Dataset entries
+ + + + +

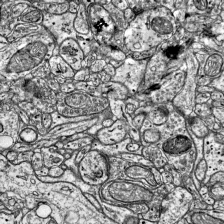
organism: Mouse
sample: Visual Cortex
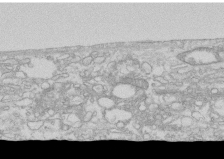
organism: Human
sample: CRL-1474
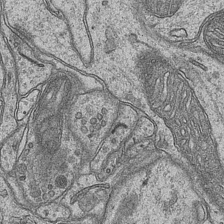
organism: Mouse
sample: CA1 Hippocampus
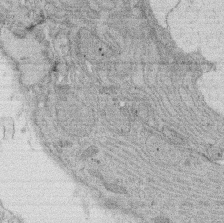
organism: Rat
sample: Salivary granule
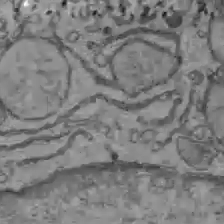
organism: C57BL Mouse
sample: Liver
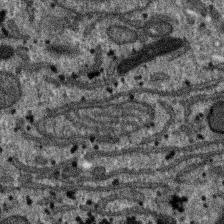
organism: Human
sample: Lung epithelial cells infected with SARS-CoV-2
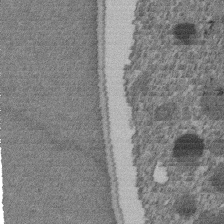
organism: C. elegans
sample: C. elegans embryo early stage
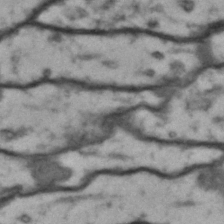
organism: Drosophila
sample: Brain
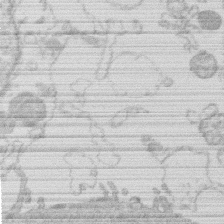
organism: Human
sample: Macrophage cells
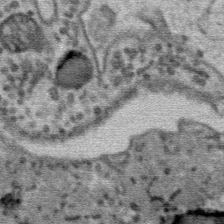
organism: Mouse
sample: Mouse Salivary gland
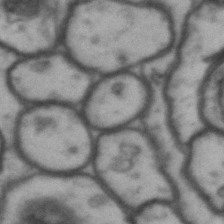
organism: Drosophila
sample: Brain
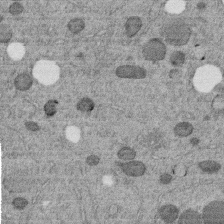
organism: C. elegans
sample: C. elegans embryo early stage
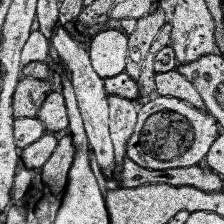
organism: Human
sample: Temporal Lobe
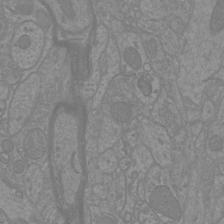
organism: Mouse
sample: Cortical neurons
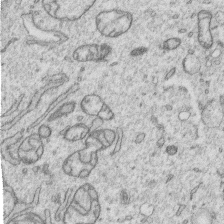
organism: Human
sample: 1205lu cells
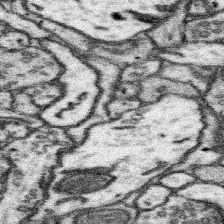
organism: Mouse
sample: Somatosensory cortex neuropil
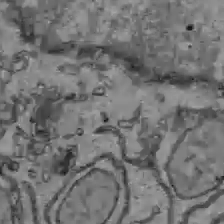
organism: C57BL Mouse
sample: Liver
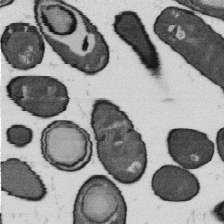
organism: B. subtilis
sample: Bacterial spore
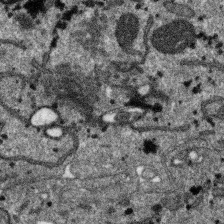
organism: Human
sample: Lung epithelial cells infected with SARS-CoV-2
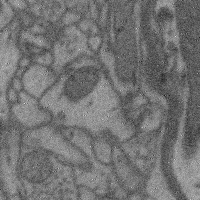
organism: Mouse
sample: Cerebral cortex
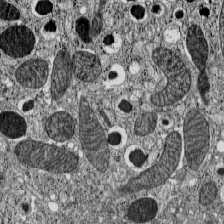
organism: C57BL Mouse
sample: Pancreatic islet
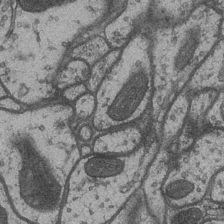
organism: Drosophila
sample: Optic medulla
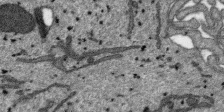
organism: Human
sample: Lung epithelial cells, uninfected (mock) control
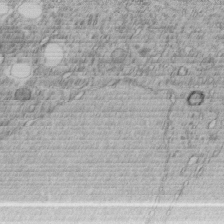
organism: C. elegans
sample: C. elegans embryo early stage
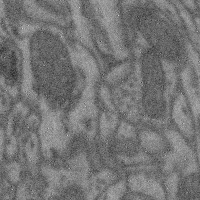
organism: Mouse
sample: Cerebral cortex
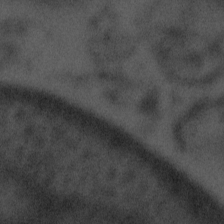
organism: Tuwongella immobilis
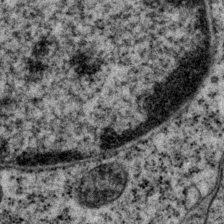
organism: P. pacificus
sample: Pharynx
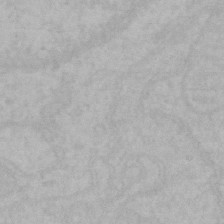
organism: Mouse
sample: Choroid plexus
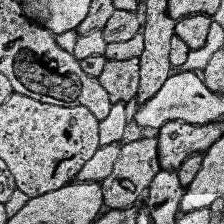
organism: Human
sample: Temporal Lobe
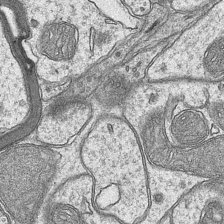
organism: Mouse
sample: CA1 Hippocampus
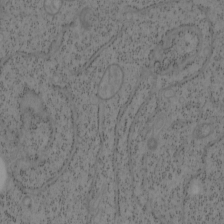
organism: Mouse
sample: OT-I killer T cells with ID8 ovarian cancer cells
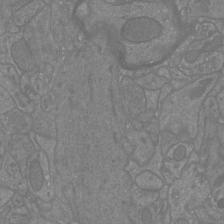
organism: Mouse
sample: Cortical neurons
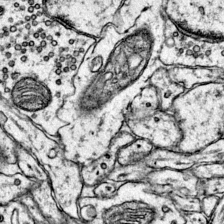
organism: Mouse
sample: Primary visual cortex
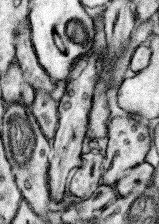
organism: Mouse
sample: Somatosensory cortex neuropil
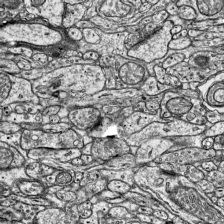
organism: Mouse
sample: Visual Cortex
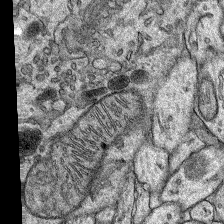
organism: Rat
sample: Hippocampus
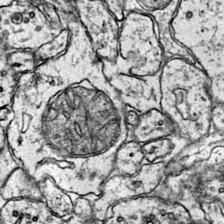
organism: Mouse
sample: Primary visual cortex
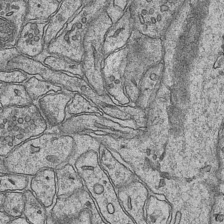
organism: Mouse
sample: CA1 Hippocampus
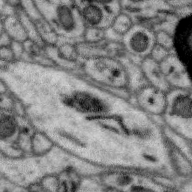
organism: Zebra finch
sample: Brain
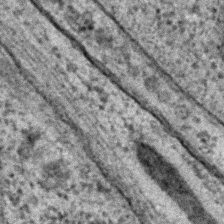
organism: C. elegans
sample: C. elegans embryo
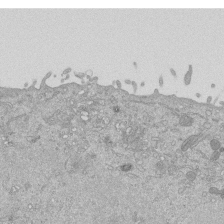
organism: Mouse
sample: ED-1 cell nuclei; centrioles
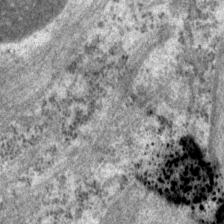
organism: P. pacificus
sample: Pharynx
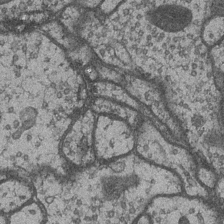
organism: Drosophila
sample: Optic medulla
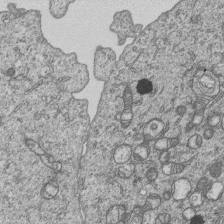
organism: Human
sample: MDA-MB-231 cells
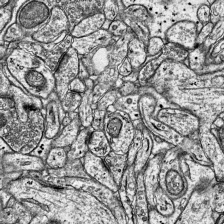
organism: Mouse
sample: Visual Cortex
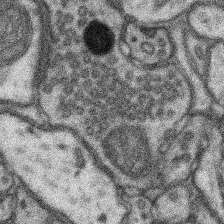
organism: Mouse
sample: Somatosensory cortex neuropil
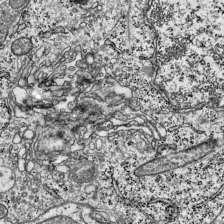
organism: Mouse
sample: Visual Cortex
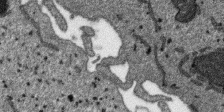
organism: Human
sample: Lung epithelial cells infected with SARS-CoV-2
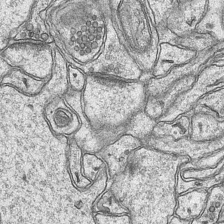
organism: Mouse
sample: CA1 Hippocampus
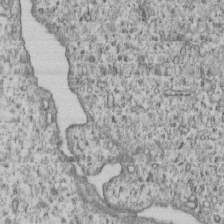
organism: Human
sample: MDA-MB-231 cells
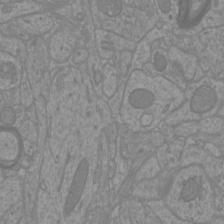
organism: Mouse
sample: Cortical neurons
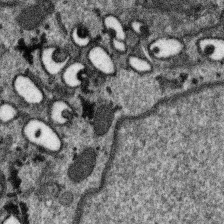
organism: Human
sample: Lung epithelial cells infected with SARS-CoV-2
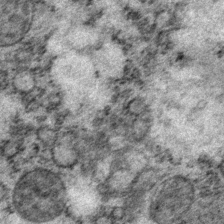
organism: P. pacificus
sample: Pharynx
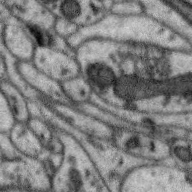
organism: Zebra finch
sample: Brain
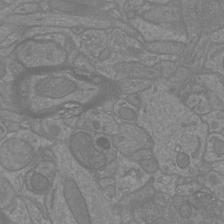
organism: Mouse
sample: Cortical neurons
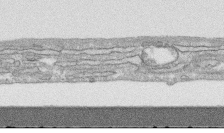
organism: Human
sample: CRL-1474
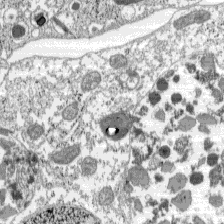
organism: C57BL Mouse
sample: Pancreatic islet
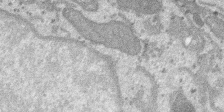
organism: Human
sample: Lung epithelial cells infected with SARS-CoV-2
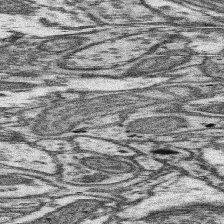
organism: Mouse
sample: Somatosensory cortex neuropil
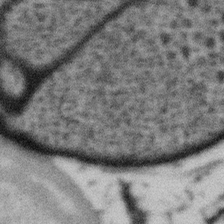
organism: Gemmata obscuriglobus
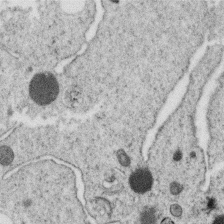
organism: C. elegans
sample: C. elegans oocyte; sperm cells
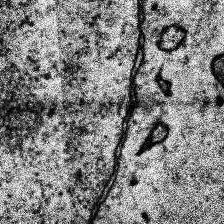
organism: Human
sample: Temporal Lobe
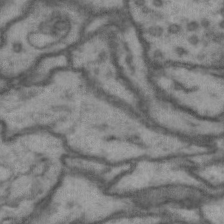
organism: Drosophila
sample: Brain
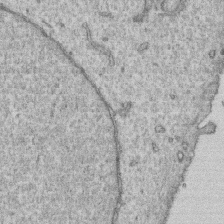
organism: Human
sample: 1205lu cells
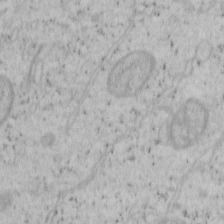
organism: Human
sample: HeLa cells
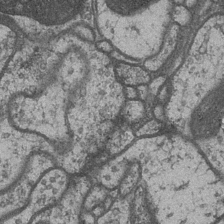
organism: Drosophila
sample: Optic medulla
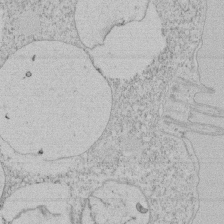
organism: Tetrahymena
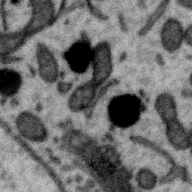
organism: Zebra finch
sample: Brain
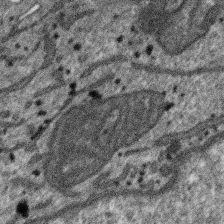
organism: Human
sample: Lung epithelial cells infected with SARS-CoV-2
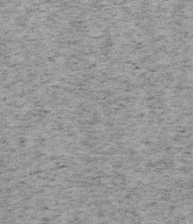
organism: Mouse
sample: OT-I killer T cells with ID8 ovarian cancer cells
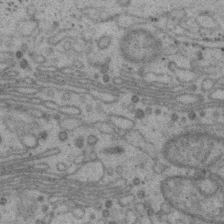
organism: Human
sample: HeLa cells
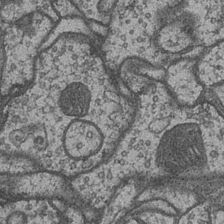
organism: Drosophila
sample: Optic medulla
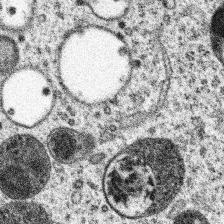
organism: Human
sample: HeLa cells
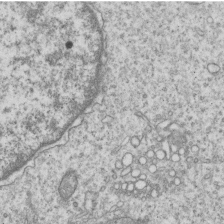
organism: Human
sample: MDA-MB-231 cells
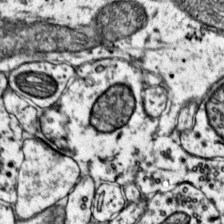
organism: Mouse
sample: Primary visual cortex
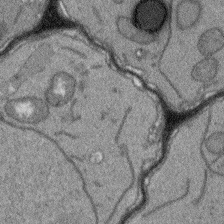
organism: Arabidopsis thaliana
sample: Root tip
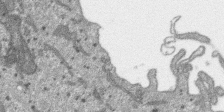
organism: Human
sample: Lung epithelial cells infected with SARS-CoV-2
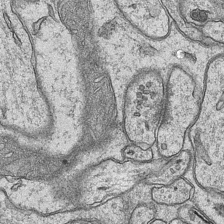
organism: Mouse
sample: CA1 Hippocampus
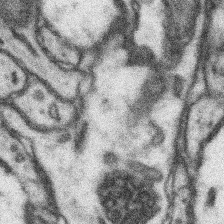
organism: Mouse
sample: Somatosensory cortex neuropil
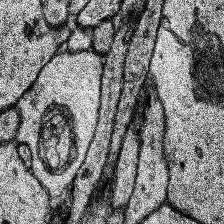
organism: Human
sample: Temporal Lobe
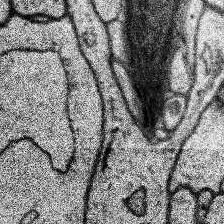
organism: Human
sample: Temporal Lobe
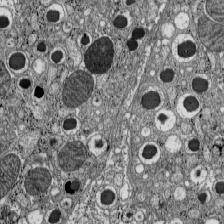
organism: C57BL Mouse
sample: Pancreatic islet
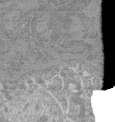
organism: Mouse
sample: Glomerulus
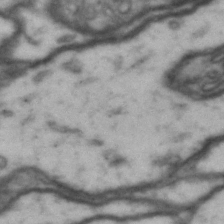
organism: Drosophila
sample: Brain
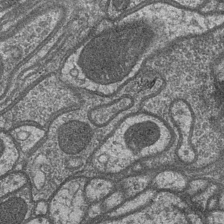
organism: Drosophila
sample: Optic medulla
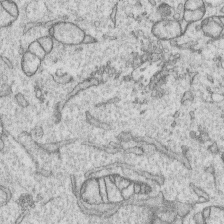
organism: Human
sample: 1205lu cells
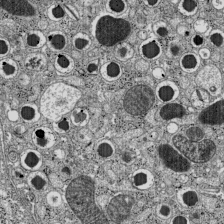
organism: C57BL Mouse
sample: Pancreatic islet
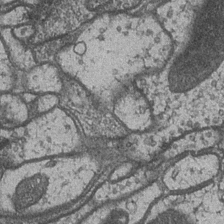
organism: Drosophila
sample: Optic medulla
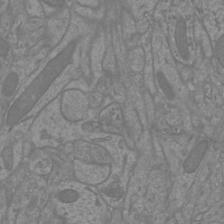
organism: Mouse
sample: Cortical neurons
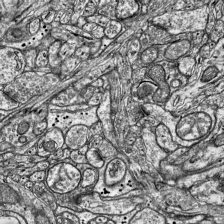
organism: Mouse
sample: Visual Cortex
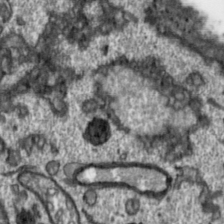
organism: Toxoplasma gondii
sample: Parasites in a vacuole inside a host cell
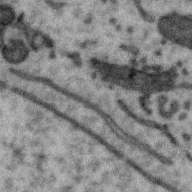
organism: Zebra finch
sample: Brain
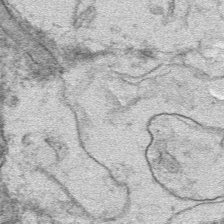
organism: Mouse
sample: Mouse hepatocytes
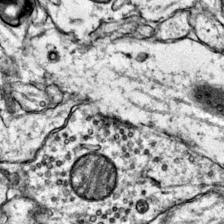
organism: Mouse
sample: Primary visual cortex
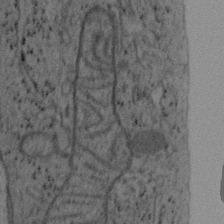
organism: Human
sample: HeLa cells
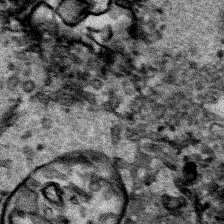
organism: Human
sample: Mitochondria in HCT116 cells
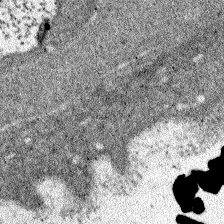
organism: Zebrafish
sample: Larval olfactory bulb
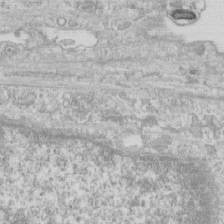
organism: Human
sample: CRL-1474
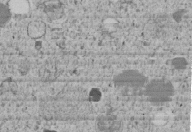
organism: C. elegans
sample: C. elegans embryo early stage
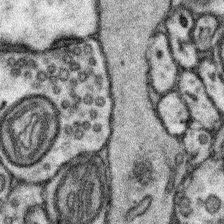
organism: Mouse
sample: Somatosensory cortex neuropil
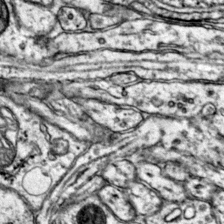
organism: Mouse
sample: Primary visual cortex
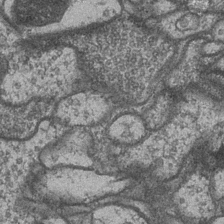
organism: Drosophila
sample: Optic medulla
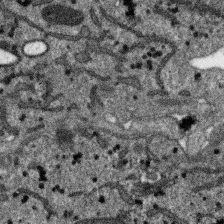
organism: Human
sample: Lung epithelial cells infected with SARS-CoV-2
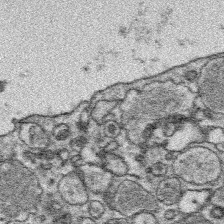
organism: Platynereis dumerilii

+ + + + +

Exercise: Pictures do not belong in the copy. Output all of the records exactly.

Your solution:
organism: Mouse
sample: Visual Cortex
organism: Human
sample: CRL-1474
organism: Mouse
sample: CA1 Hippocampus
organism: Rat
sample: Salivary granule
organism: C57BL Mouse
sample: Liver
organism: Human
sample: Lung epithelial cells infected with SARS-CoV-2
organism: C. elegans
sample: C. elegans embryo early stage
organism: Drosophila
sample: Brain
organism: Human
sample: Macrophage cells
organism: Mouse
sample: Mouse Salivary gland
organism: Drosophila
sample: Brain
organism: C. elegans
sample: C. elegans embryo early stage
organism: Human
sample: Temporal Lobe
organism: Mouse
sample: Cortical neurons
organism: Human
sample: 1205lu cells
organism: Mouse
sample: Somatosensory cortex neuropil
organism: C57BL Mouse
sample: Liver
organism: B. subtilis
sample: Bacterial spore
organism: Human
sample: Lung epithelial cells infected with SARS-CoV-2
organism: Mouse
sample: Cerebral cortex
organism: C57BL Mouse
sample: Pancreatic islet
organism: Drosophila
sample: Optic medulla
organism: Human
sample: Lung epithelial cells, uninfected (mock) control
organism: C. elegans
sample: C. elegans embryo early stage
organism: Mouse
sample: Cerebral cortex
organism: Tuwongella immobilis
organism: P. pacificus
sample: Pharynx
organism: Mouse
sample: Choroid plexus
organism: Human
sample: Temporal Lobe
organism: Mouse
sample: CA1 Hippocampus
organism: Mouse
sample: OT-I killer T cells with ID8 ovarian cancer cells
organism: Mouse
sample: Cortical neurons
organism: Mouse
sample: Primary visual cortex
organism: Mouse
sample: Somatosensory cortex neuropil
organism: Mouse
sample: Visual Cortex
organism: Rat
sample: Hippocampus
organism: Mouse
sample: Primary visual cortex
organism: Mouse
sample: CA1 Hippocampus
organism: Zebra finch
sample: Brain
organism: C. elegans
sample: C. elegans embryo
organism: Mouse
sample: ED-1 cell nuclei; centrioles
organism: P. pacificus
sample: Pharynx
organism: Drosophila
sample: Optic medulla
organism: Human
sample: MDA-MB-231 cells
organism: Mouse
sample: Visual Cortex
organism: Mouse
sample: Somatosensory cortex neuropil
organism: Mouse
sample: Visual Cortex
organism: Human
sample: Lung epithelial cells infected with SARS-CoV-2
organism: Mouse
sample: CA1 Hippocampus
organism: Human
sample: MDA-MB-231 cells
organism: Mouse
sample: Cortical neurons
organism: Human
sample: Lung epithelial cells infected with SARS-CoV-2
organism: P. pacificus
sample: Pharynx
organism: Zebra finch
sample: Brain
organism: Mouse
sample: Cortical neurons
organism: Human
sample: CRL-1474
organism: C57BL Mouse
sample: Pancreatic islet
organism: Human
sample: Lung epithelial cells infected with SARS-CoV-2
organism: Mouse
sample: Somatosensory cortex neuropil
organism: Gemmata obscuriglobus
organism: C. elegans
sample: C. elegans oocyte; sperm cells
organism: Human
sample: Temporal Lobe
organism: Drosophila
sample: Brain
organism: Human
sample: 1205lu cells
organism: Human
sample: HeLa cells
organism: Drosophila
sample: Optic medulla
organism: Tetrahymena
organism: Zebra finch
sample: Brain
organism: Human
sample: Lung epithelial cells infected with SARS-CoV-2
organism: Mouse
sample: OT-I killer T cells with ID8 ovarian cancer cells
organism: Human
sample: HeLa cells
organism: Drosophila
sample: Optic medulla
organism: Human
sample: HeLa cells
organism: Human
sample: MDA-MB-231 cells
organism: Mouse
sample: Primary visual cortex
organism: Arabidopsis thaliana
sample: Root tip
organism: Human
sample: Lung epithelial cells infected with SARS-CoV-2
organism: Mouse
sample: CA1 Hippocampus
organism: Mouse
sample: Somatosensory cortex neuropil
organism: Human
sample: Temporal Lobe
organism: Human
sample: Temporal Lobe
organism: C57BL Mouse
sample: Pancreatic islet
organism: Mouse
sample: Glomerulus
organism: Drosophila
sample: Brain
organism: Drosophila
sample: Optic medulla
organism: Human
sample: 1205lu cells
organism: C57BL Mouse
sample: Pancreatic islet
organism: Drosophila
sample: Optic medulla
organism: Mouse
sample: Cortical neurons
organism: Mouse
sample: Visual Cortex
organism: Toxoplasma gondii
sample: Parasites in a vacuole inside a host cell
organism: Zebra finch
sample: Brain
organism: Mouse
sample: Mouse hepatocytes
organism: Mouse
sample: Primary visual cortex
organism: Human
sample: HeLa cells
organism: Human
sample: Mitochondria in HCT116 cells
organism: Zebrafish
sample: Larval olfactory bulb
organism: Human
sample: CRL-1474
organism: C. elegans
sample: C. elegans embryo early stage
organism: Mouse
sample: Somatosensory cortex neuropil
organism: Mouse
sample: Primary visual cortex
organism: Drosophila
sample: Optic medulla
organism: Human
sample: Lung epithelial cells infected with SARS-CoV-2
organism: Platynereis dumerilii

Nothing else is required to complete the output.